Across the country, gambling is reaching a saturation point as states that were late to the party, including New York, Kansas, Maryland and Maine, licensed more facilities in an effort to increase tax revenue. More than 70% of U.S. gambling revenue is generated outside Nevada. Ohio became the 23rd state to join the party, opening four casinos since 2012. Massachusetts is next. Nationally, gambling revenue rose 4.8% last year to $37.34 billion, according to the American Gaming Association--still below 2006 levels. But seven states suffered revenue decreases as play was distributed among more casinos.

Although Las Vegas is a shameless city, it got caught with its paradigm pants down. The segment of tourist dollars spent on gambling, now less than 50% of the total, has been declining for years as the town continues to open more celebrity-chef restaurants, Cirque du Soleil shows, high-rise amusement rides and nightclubs. Diversification has long been part of the city's strategic plan, and that has helped Las Vegas retain its status as one of the country's top tourist and meeting destinations.

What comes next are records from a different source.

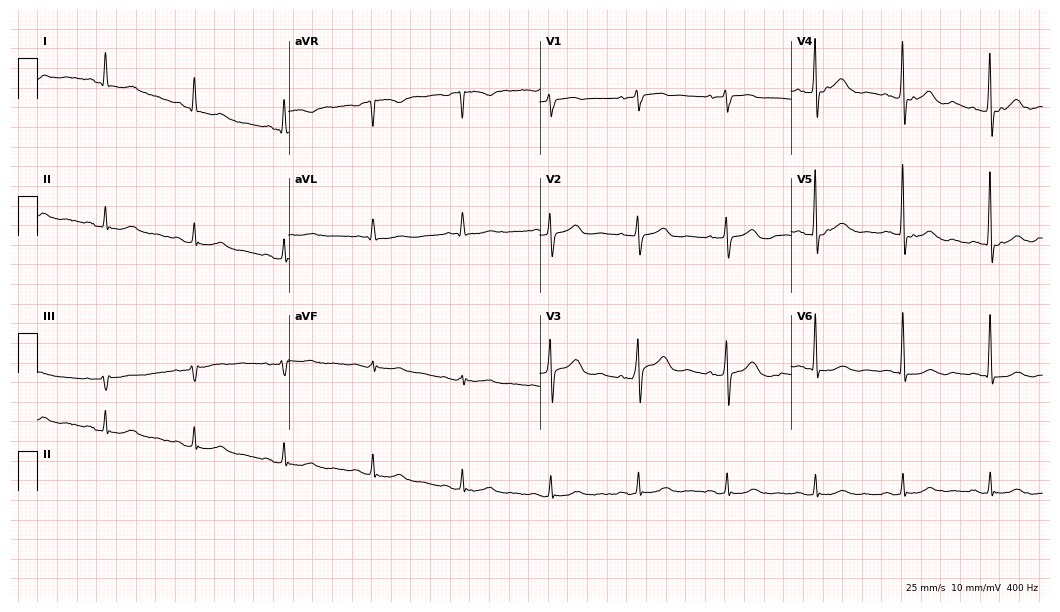
Resting 12-lead electrocardiogram (10.2-second recording at 400 Hz). Patient: a female, 83 years old. Read as a normal ECG.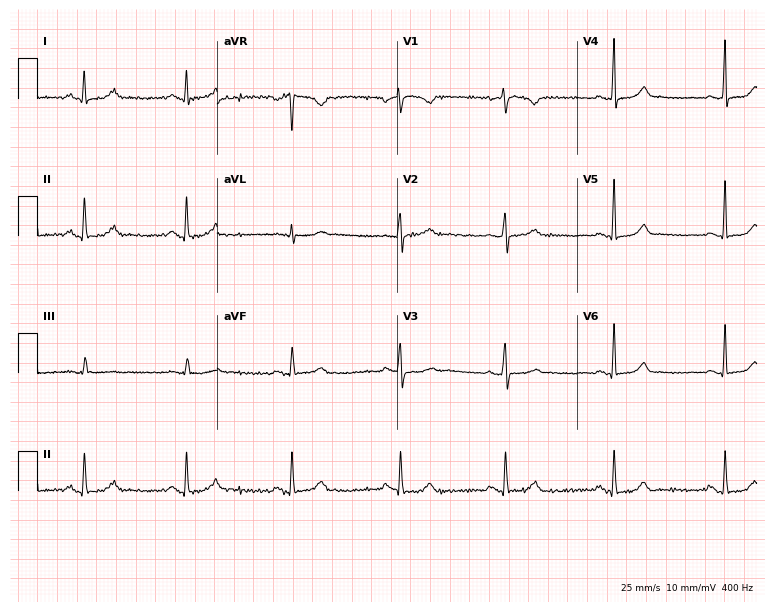
12-lead ECG from a female patient, 38 years old (7.3-second recording at 400 Hz). Recorded interpretation: within normal limits.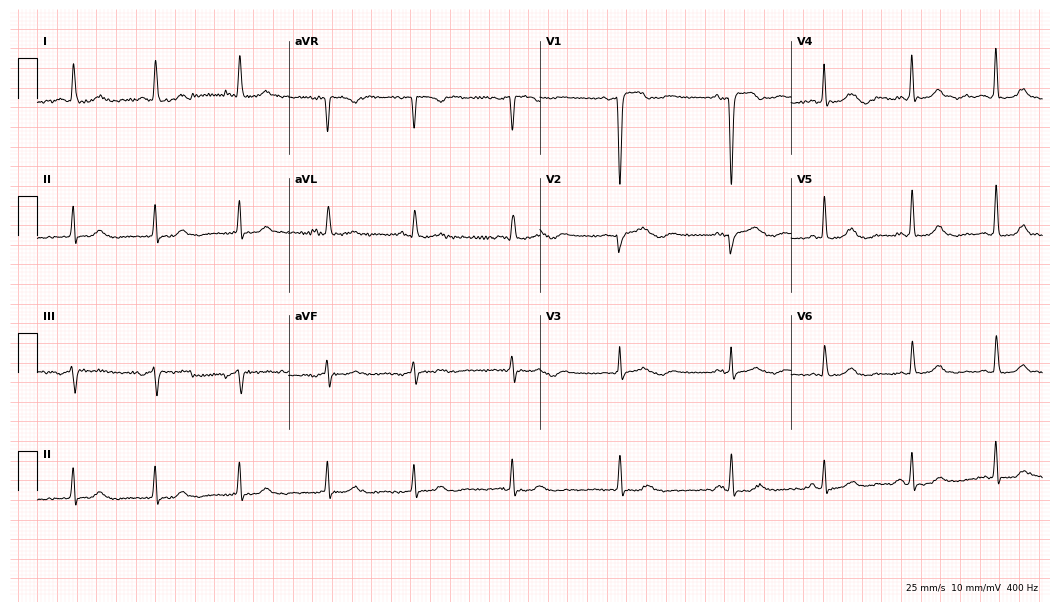
12-lead ECG from a 60-year-old female. No first-degree AV block, right bundle branch block, left bundle branch block, sinus bradycardia, atrial fibrillation or sinus tachycardia recorded for this tracing. Findings outside these six are not listed.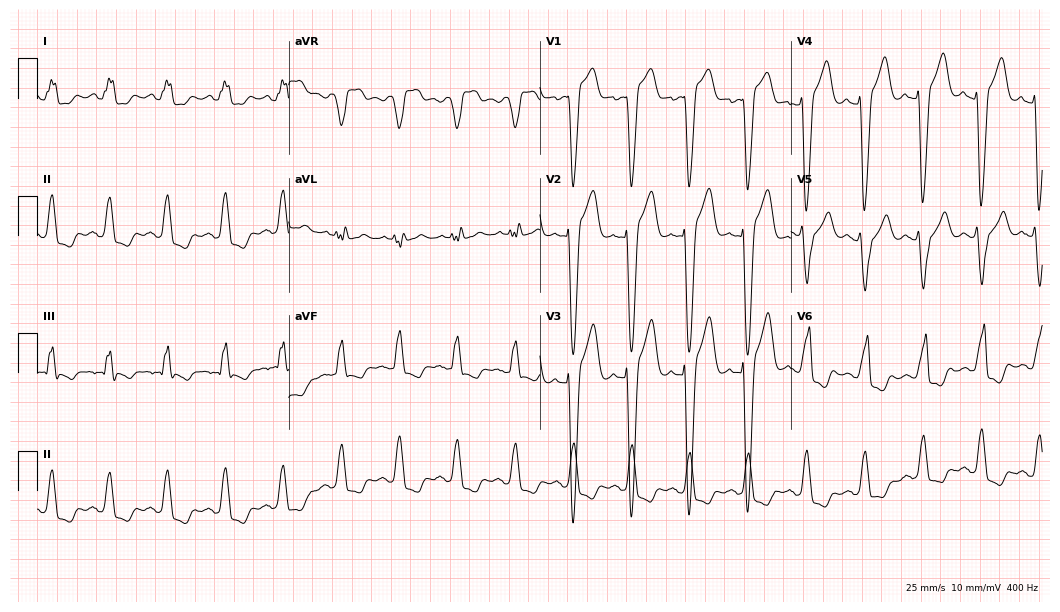
ECG — a man, 69 years old. Findings include left bundle branch block (LBBB), sinus tachycardia (a sinus rate of 100 beats per minute or more).

The newest entertainment twist now is day clubs, like the Bare Pool Lounge at the Mirage ("where women are free to frolic topless") or Liquid at Aria, where celebrity DJs like E-Rock gather half-naked 20-somethings at poolside parties to swing the afternoon away until the night shift commences at such ultra-hot clubs as Tryst at the Wynn that buzz until the next pool opens. This younger crowd views gambling more as a sporting diversion, not something to take seriously or do for very long.

There's no way, though, that millennials swilling overpriced designer vodka can match the profit of a $25 blackjack table that hands out free booze. A 5,000-room casino hotel that runs 24/7 has high operating costs, and it's the gambling action that has covered them. The magic of a casino hotel is that once the costs are covered, profit mounts prodigiously--in accounting jargon, this is a business with very high operating leverage.